After discussions, the government agreed that the ceremonies could remain, although some minor changes have been made. The legislation was passed earlier this month.

Gay couples will now have to register their intention to have a civil union ceremony. The changes will be made when the ACT Legislature Assembly next sits but those who tie the knot in the meantime will not be affected.

Attorney-general Robert McClelland’s office said: “The discussions between the Australian government and the ACT government about the Civil Partnerships Act were conducted in good faith, and the matter has been resolved satisfactorily.”
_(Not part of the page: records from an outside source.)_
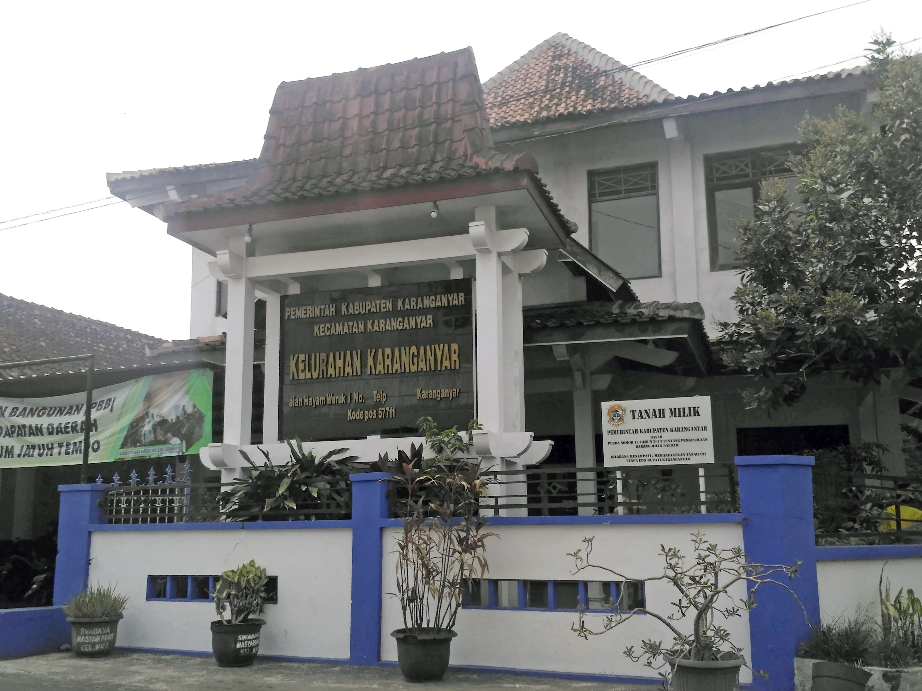 sumber : aryphrase ✉ 20 November 2017 12.18 (UTC)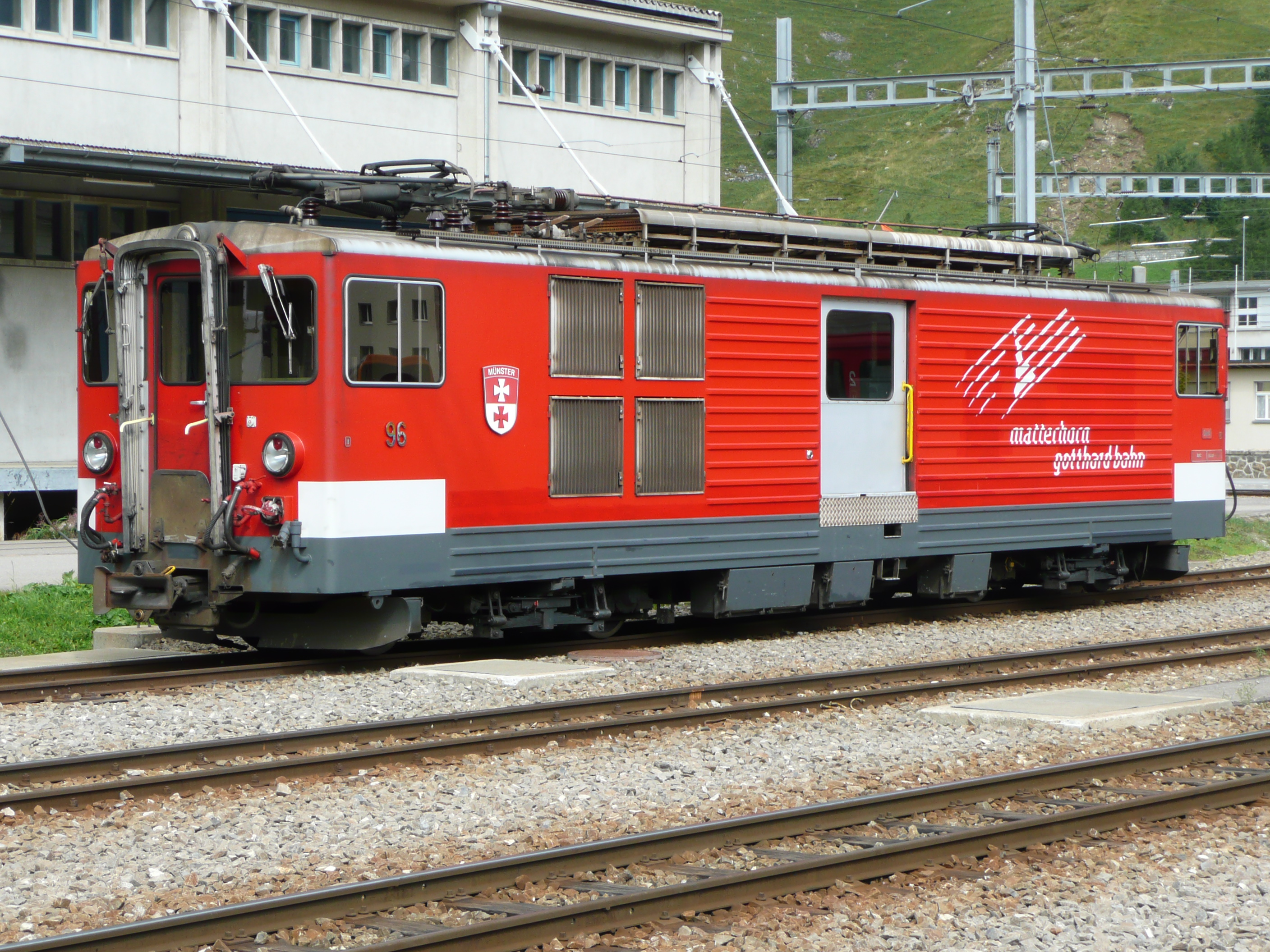 Deh 4/4 Nr. 96 im Bahnhof Andermatt. Sicht auf die Seite mit Faltenbalg. Die halbautomatische GF-Kupplung für den Pendelzugeinsatz ist montiert.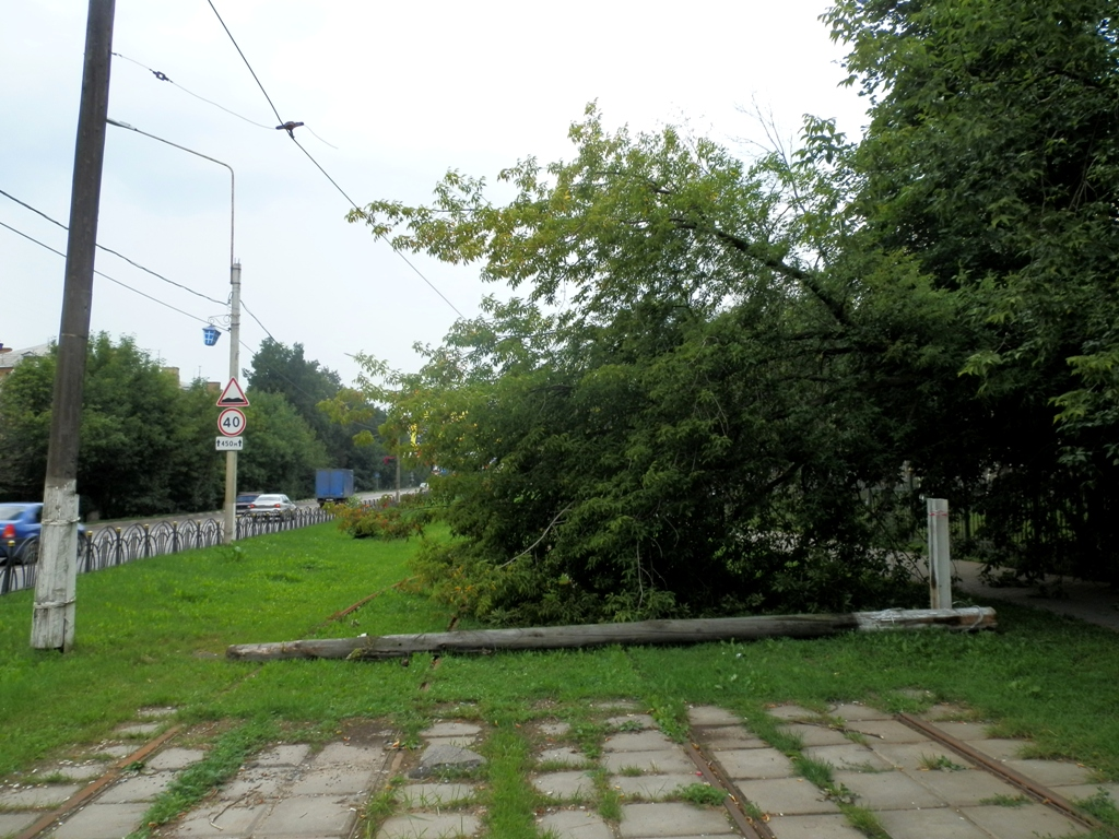 Оборванная контактная сеть и сломанная опора на разъезде "поселок Володарского"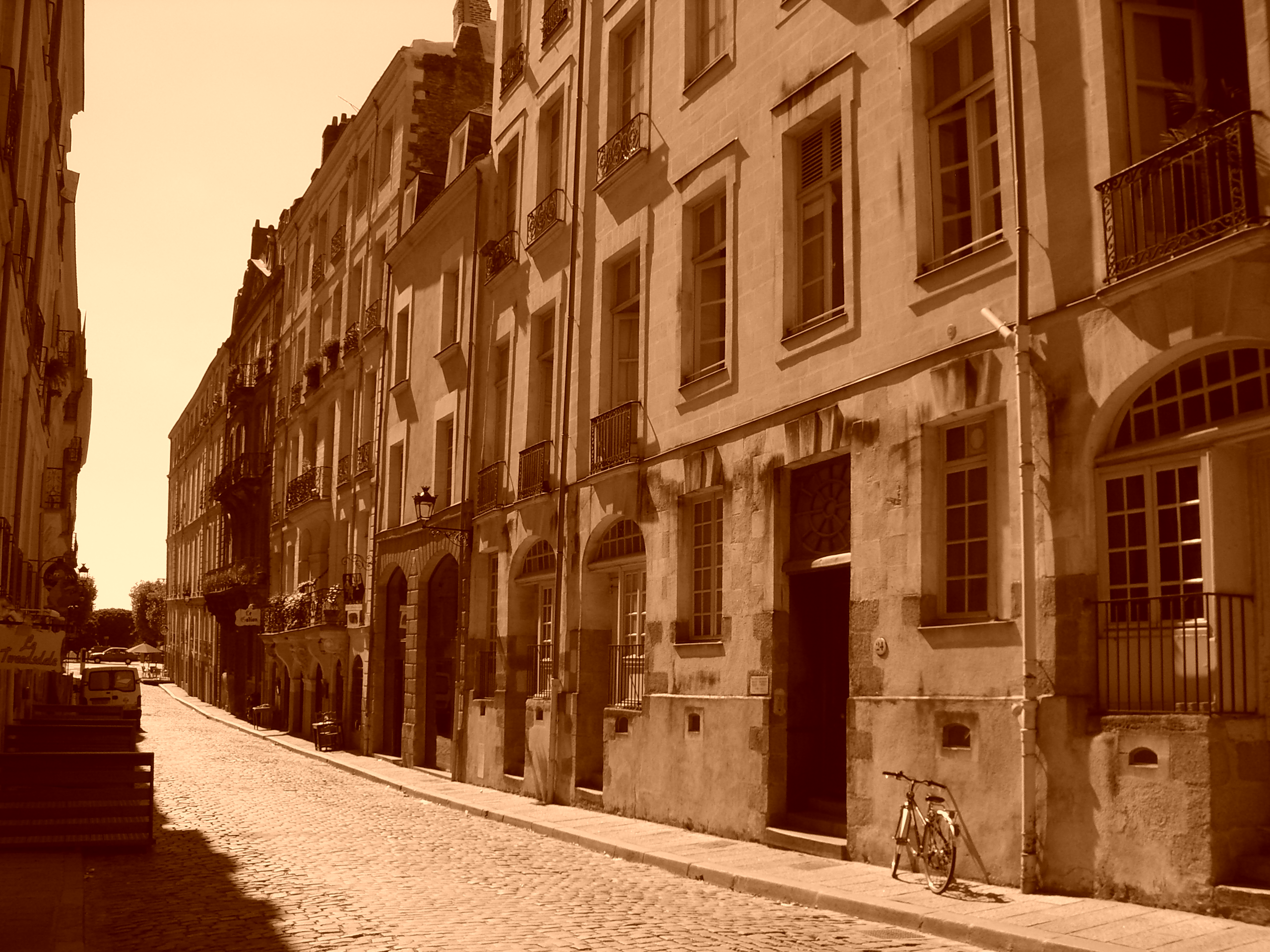 Rue de l'Ile Feydeau, ne cherchez pas l'eau qui entoure cette île car elle est en dessous et recouverte par les rues, mais les fondements des immeubles est encore sur pilotis, c'est pourquoi les murs ne sont pas droits car il y a des affaissements. (Photo couleur sépia).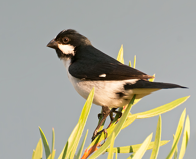 Aguas de Santa Bárbara-SP - Brasil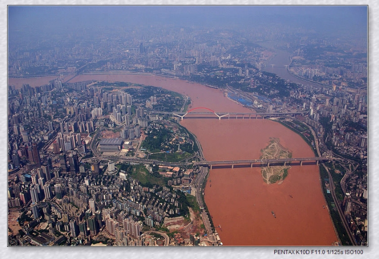 飞机上俯瞰南岸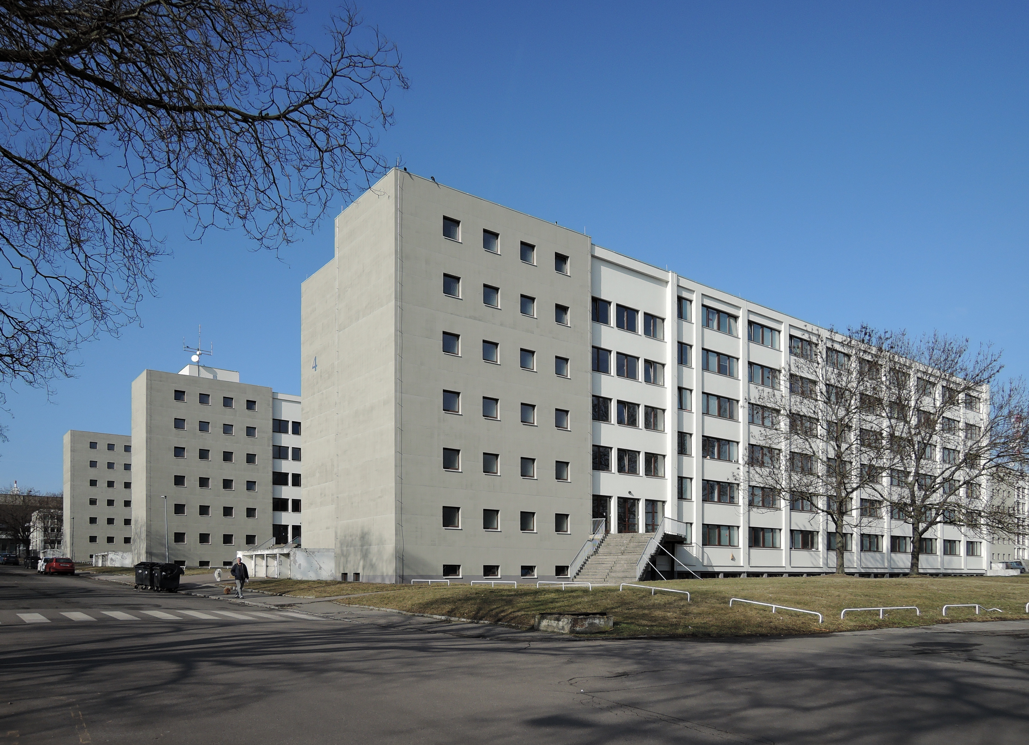 Praha, Břevnov, ulice Jezdecká, koleje Strahov po renovaci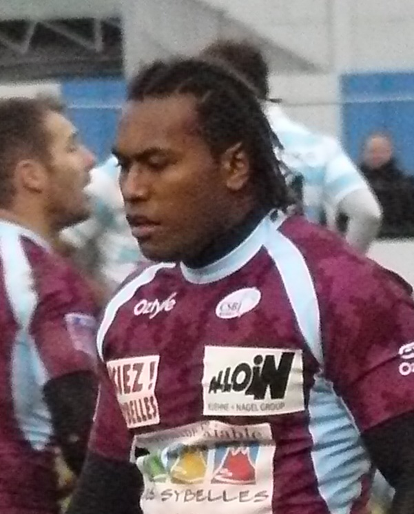 Albert VuliVuli, 3/4 aile au club CS Bourgoin-Jaillieu lors du match de Top 14 contre le Racing Métro 92, 3 janvier 20010 à Colombes.

Gay rights advocates have cautiously welcomed the concession, but say they are concerned that the proposed amendments will not be legally binding and that the ACT’s gay community has not been consulted.

Australian Coalition for Equality spokesperson, Corey Irlam, said: “The critical difference between the ceremonies originally sought by the ACT and those allowed by the federal government is that the latter have little legal effect, leaving the formal declaration of a civil partnership in the hands of the Registrar of Births, Deaths and Marriages and not in the hands of civil partnership celebrants.

“It is step forward that Prime Minister [Kevin] Rudd has backed off from a veto, but the system the ACT government has now accepted is still essentially a paper process without ‘legally-binding’ ceremonies.”

Irlam reaffirmed gay groups’ commitment to gay marriage.

“Regardless of whether a civil partnership ceremony is legislative or binding, full legal equality for same-sex couples will only come when marriage equality is achieved.” he said.

On Tuesday, Warren McGaw and Chris Rumble became the first Australian gay couple to have their civil partnership ceremony legally recognised.

The pair, who have been together for nearly 20 years, held their ceremony at the Old Parliament House rose gardens in Canberra.